=== Begin Enclosure ===
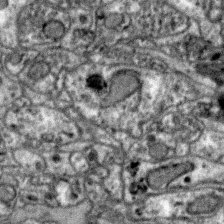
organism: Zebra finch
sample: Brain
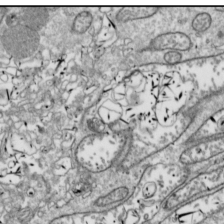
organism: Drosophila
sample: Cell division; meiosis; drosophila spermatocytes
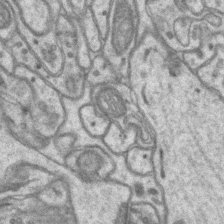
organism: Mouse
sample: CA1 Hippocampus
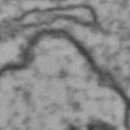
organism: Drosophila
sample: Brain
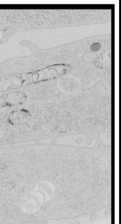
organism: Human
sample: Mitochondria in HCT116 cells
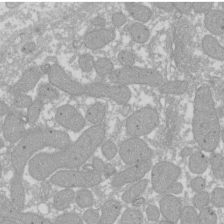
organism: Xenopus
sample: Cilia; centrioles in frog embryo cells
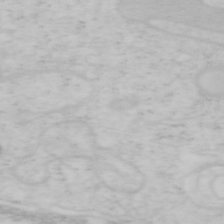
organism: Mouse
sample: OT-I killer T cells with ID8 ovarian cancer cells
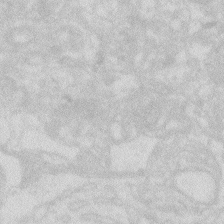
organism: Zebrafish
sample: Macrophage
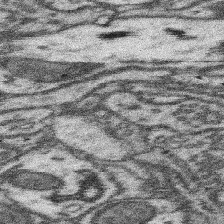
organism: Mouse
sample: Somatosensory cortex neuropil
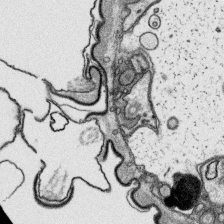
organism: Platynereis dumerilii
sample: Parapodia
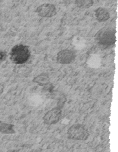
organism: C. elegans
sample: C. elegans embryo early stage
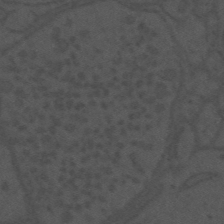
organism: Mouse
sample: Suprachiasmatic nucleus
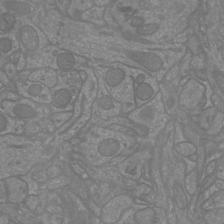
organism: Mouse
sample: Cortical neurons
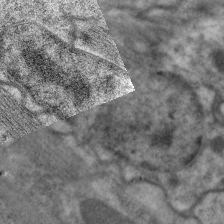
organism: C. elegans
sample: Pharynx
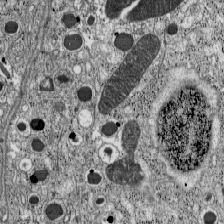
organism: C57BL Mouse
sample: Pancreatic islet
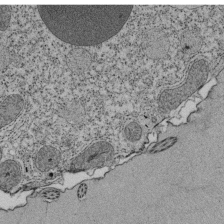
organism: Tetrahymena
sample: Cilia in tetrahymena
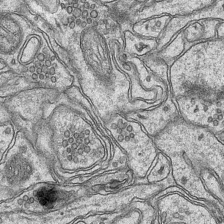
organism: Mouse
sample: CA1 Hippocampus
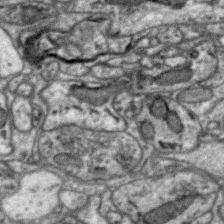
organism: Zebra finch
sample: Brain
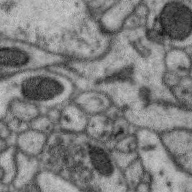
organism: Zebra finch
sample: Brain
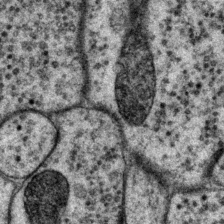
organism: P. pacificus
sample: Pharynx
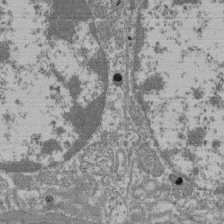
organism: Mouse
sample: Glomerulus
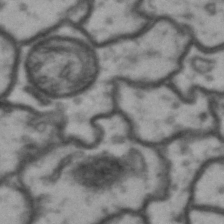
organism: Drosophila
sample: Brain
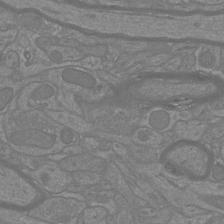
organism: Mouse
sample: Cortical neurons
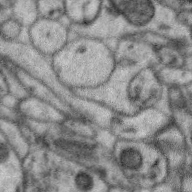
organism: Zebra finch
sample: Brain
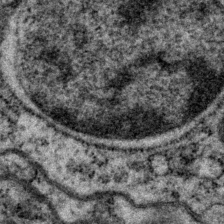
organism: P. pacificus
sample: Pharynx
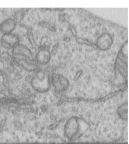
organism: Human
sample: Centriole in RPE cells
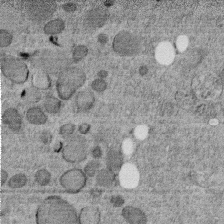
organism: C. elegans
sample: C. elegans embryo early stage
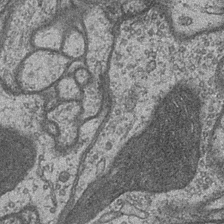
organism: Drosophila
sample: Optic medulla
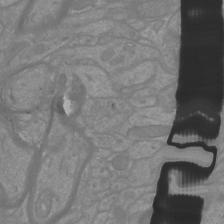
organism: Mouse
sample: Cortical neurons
=== End Enclosure ===
=== Begin Enclosure ===
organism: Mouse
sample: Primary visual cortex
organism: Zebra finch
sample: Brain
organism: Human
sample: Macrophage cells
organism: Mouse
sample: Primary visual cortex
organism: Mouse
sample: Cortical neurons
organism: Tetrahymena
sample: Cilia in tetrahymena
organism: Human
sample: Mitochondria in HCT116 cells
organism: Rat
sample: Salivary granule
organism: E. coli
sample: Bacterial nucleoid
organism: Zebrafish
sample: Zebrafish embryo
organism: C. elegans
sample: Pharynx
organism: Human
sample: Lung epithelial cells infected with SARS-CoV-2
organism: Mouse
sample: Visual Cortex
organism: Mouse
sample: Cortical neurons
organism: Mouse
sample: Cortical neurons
=== End Enclosure ===
INSTRUCTIONS TO FOLLOW:
Working from the entries above, find every line in which the word "cells" occurs and copy it.

SOLVED EXERCISE:
sample: Mitochondria in HCT116 cells
sample: Cilia; centrioles in frog embryo cells
sample: OT-I killer T cells with ID8 ovarian cancer cells
sample: Centriole in RPE cells
sample: Macrophage cells
sample: Mitochondria in HCT116 cells
sample: Lung epithelial cells infected with SARS-CoV-2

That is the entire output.